# The ultimate stripper girl rock tunes!



## Shannon (May 4, 2006)

So let's hear it....
What are the coolest rock tunes for strippers? 

I'll go first.

Obvious one here..."GIRLS GIRLS GIRLS" by Motley Crue.


----------



## Ripptyde (May 4, 2006)

''Hot for Teacher'' by Van Halen.


----------



## Donnie (May 4, 2006)

My Name Is Mud - Primus. 




What?


----------



## Shannon (May 4, 2006)

Oh and by the way, yes I do have an ulterior motive for this thread. I'm making a stripper's playlist.


----------



## maliciousteve (May 4, 2006)

You Give Love A Bad Name - Bon Jovi


----------



## NewArmyGuitar (May 4, 2006)

I work at a strip club, and sadly, almost every single dancer likes to dance to rap. But I'd say almost anything off of "Pretty Hate Machine" by NIN ("Closer" is also great). Actually, we used to have a dancer that could make everything in the club stop when she danced to "In The Air Tonight". It was amazing.


----------



## Shannon (May 4, 2006)

NewArmyGuitar said:


> I work at a strip club, and sadly, almost every single dancer likes to dance to rap.

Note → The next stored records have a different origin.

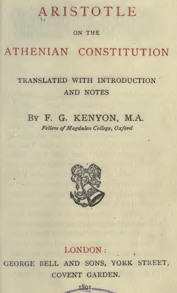 Титул книги с переводом Ф. Кениона аристотетелевской "Афинской политии". Лондон, 1891 г.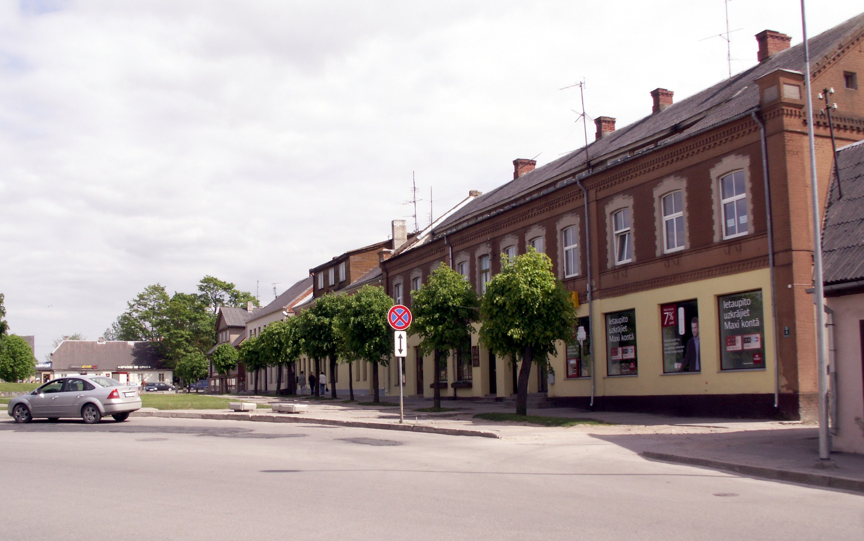 Dobele, Latvija, markt place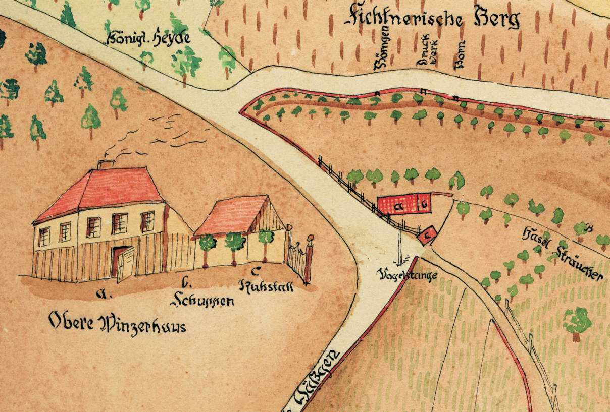 Minckwitzscher Weinberg, Oberes Winzerhaus, Ausschnitt aus dem Koberschen Plan, 18. Jahrhundert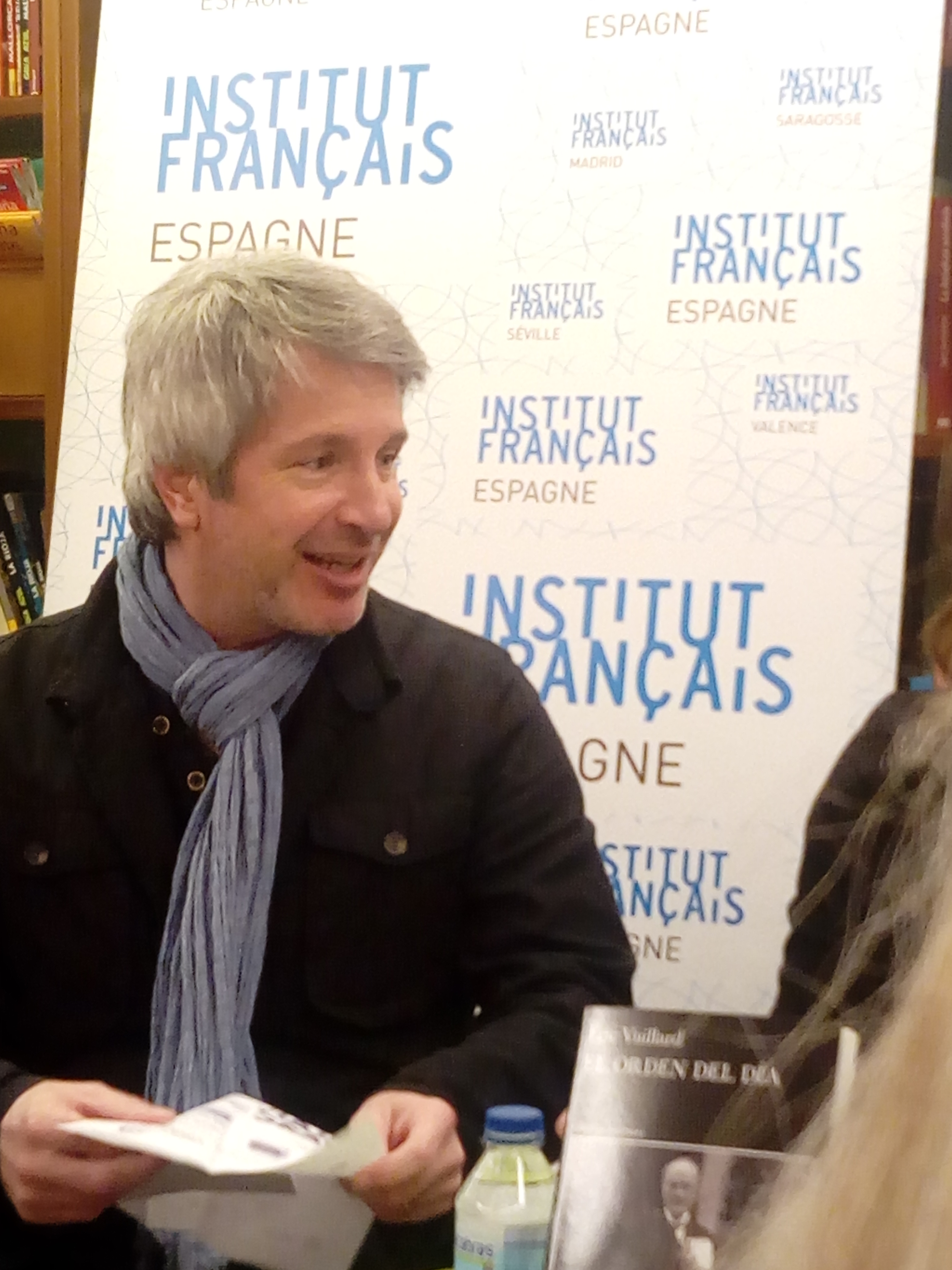 Vuillard presenta 'El orden del día'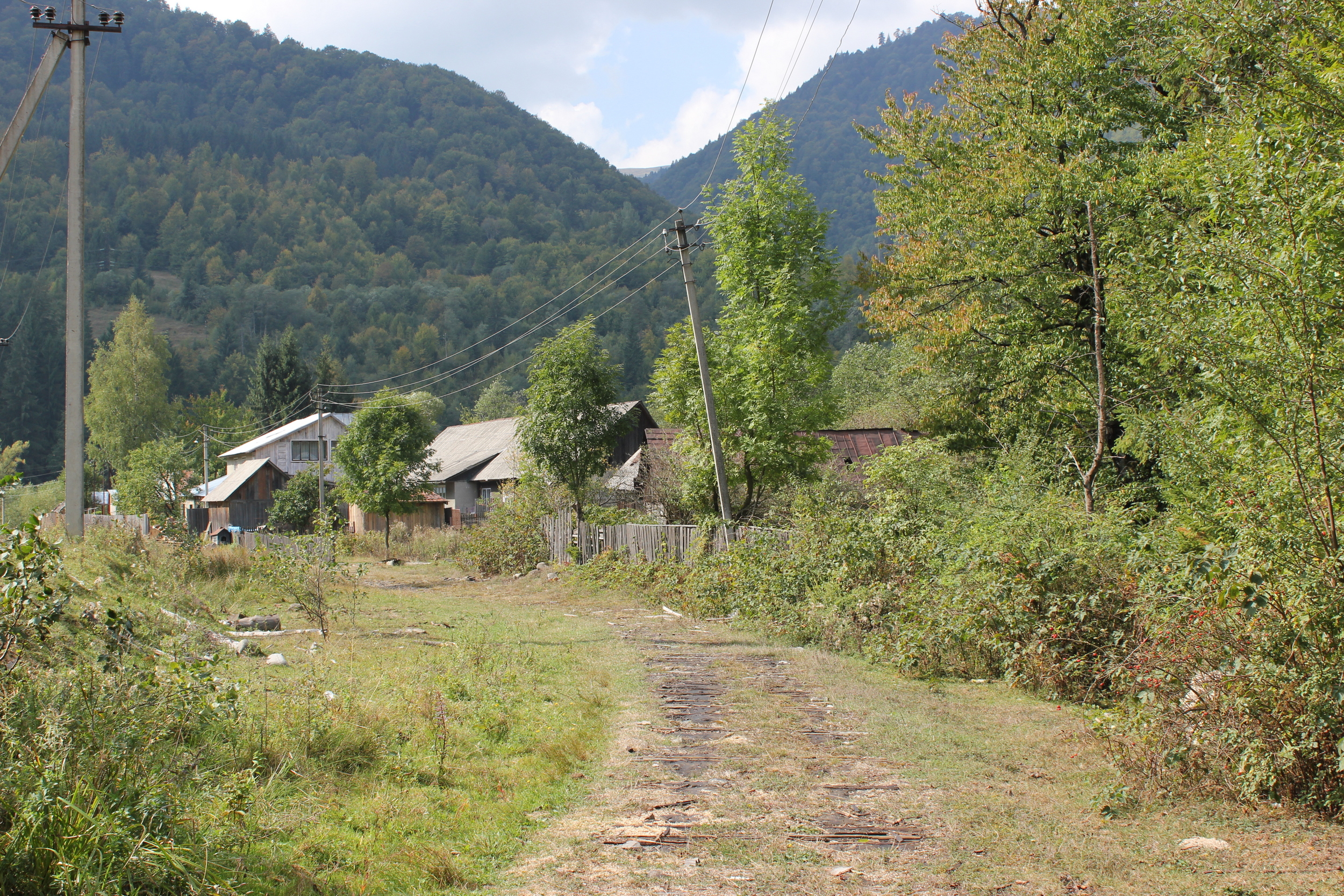 Gleisbett der ehemaligen Waldbahn Tereswatal in Ust-Tschorna, Transkarpatien, Ukraine.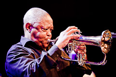 111030 Hugh Masekela foto eric van nieuwland 10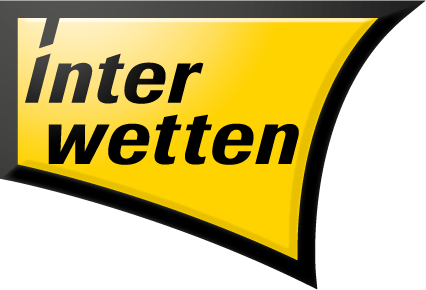 Das Logo von Interwetten.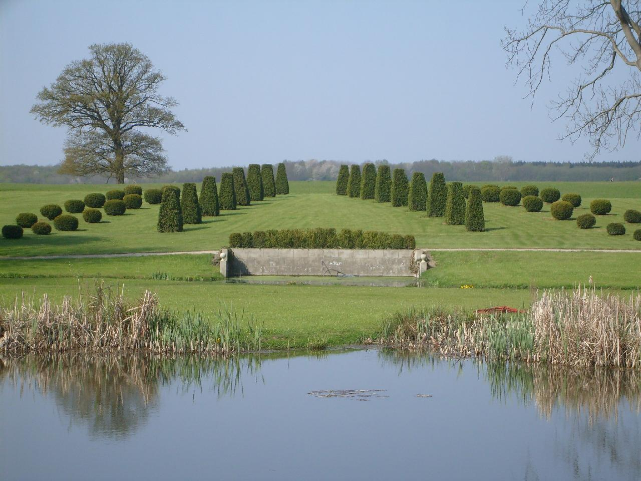 Garten von Marihn, Außenstandort der Bundesgartenschau 2009 in Schwerin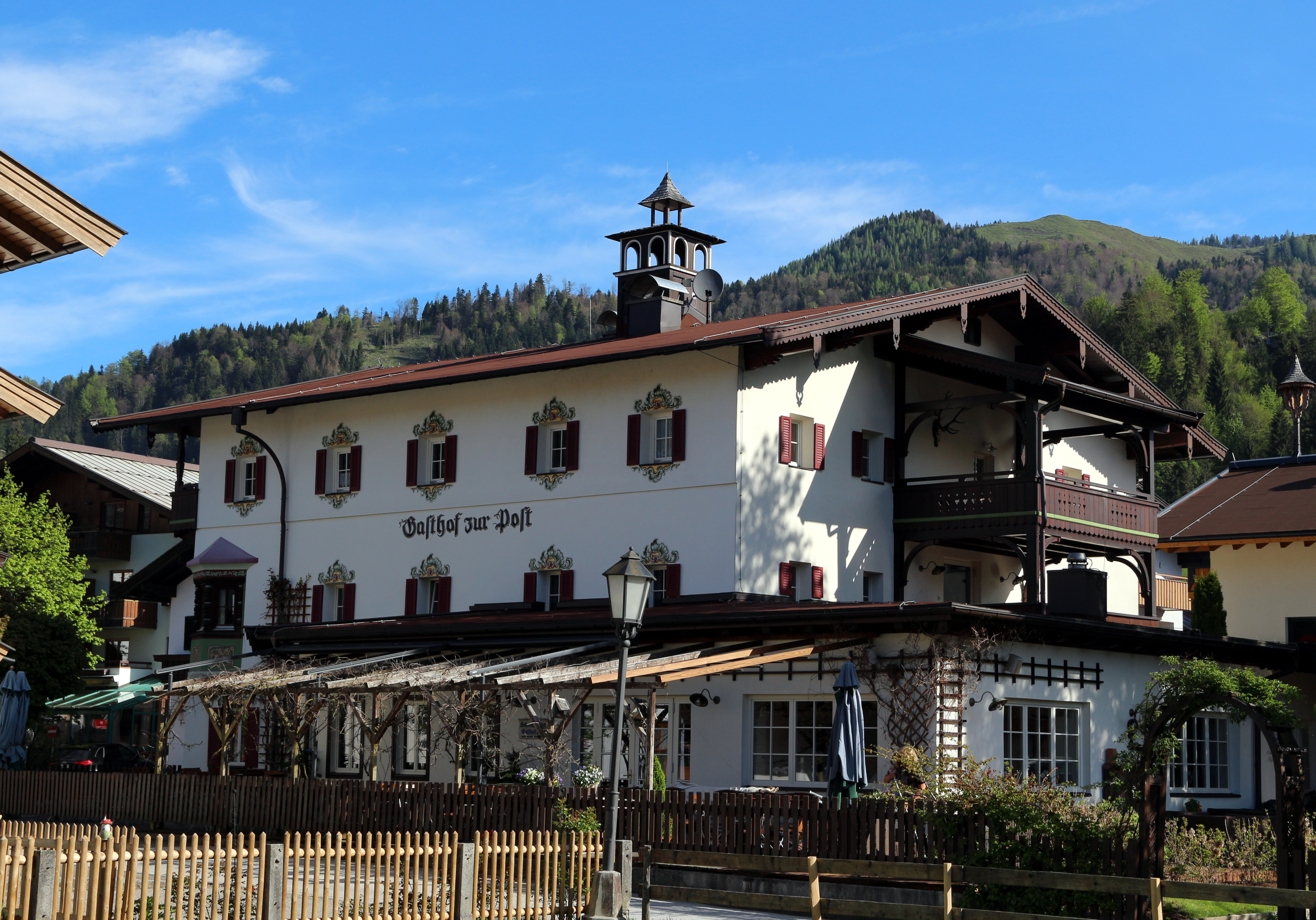 Gasthof zur Post in Kössen, Tirol. This media shows the remarkable cultural object in the Austrian state of Tyrol listed by the Tyrolean Art Cadastre with the ID 14122. (on tirisMaps, pdf, more images on Commons, Wikidata)

Yep, but there are plenty of rock tunes with a dancy beat....especially from the 80s! Great stuff!


----------



## keithb (May 4, 2006)

Pour Some Sugar on Me


----------



## giannifive (May 4, 2006)

Cherry Pie by Warrant.


----------



## Popsyche (May 4, 2006)

That Georgia Satellite song about keepin' yer hands to yourself. My favorite lapdance song is still Inna Godda da Vida, full version!


----------



## Leon (May 4, 2006)

Lynch Mob - All I Want


----------



## David (May 4, 2006)

Village of the Dwarves - Rhapsody


----------



## garcia3441 (May 4, 2006)

_I touch myself_- Divinyls

_Addicted to love_- Robert Palmer


----------



## eaeolian (May 4, 2006)

"She Rides" - Danizg
"Luxury Cruiser" - T-Ride


----------



## Drew (May 4, 2006)

I've heard mad stories about "Pour some Sugar on Me."

I've also heard legends about "Machine Gun."


----------



## metalfiend666 (May 5, 2006)

A lot of Rob Zombie's stuff is very sleazy and "strippable".


----------



## distressed_romeo (May 5, 2006)

Night Songs/Bad Seamstress Blues: Cindarella
She Rides/Killer Wolf: Danzig


----------



## Mark. A (May 5, 2006)

Addicted to Vaginal Skin - Cannibal Corpse


----------



## telecaster90 (May 5, 2006)

Dream Theater-Home
Quiet Riot-Come On Feel the Noise


----------



## Regor (May 5, 2006)

The Donnas - Take It Off
Gunther & The Sunshine Girls - Ding Dong Song
Sisqo - Thong Song
Fountains of Wayne - Stacy's Mom
AC/DC - You Shook Me All Night Long


----------



## thedownside (May 5, 2006)

Shannon said:


> Yep, but there are plenty of rock tunes with a dancy beat....especially from the 80s! Great stuff!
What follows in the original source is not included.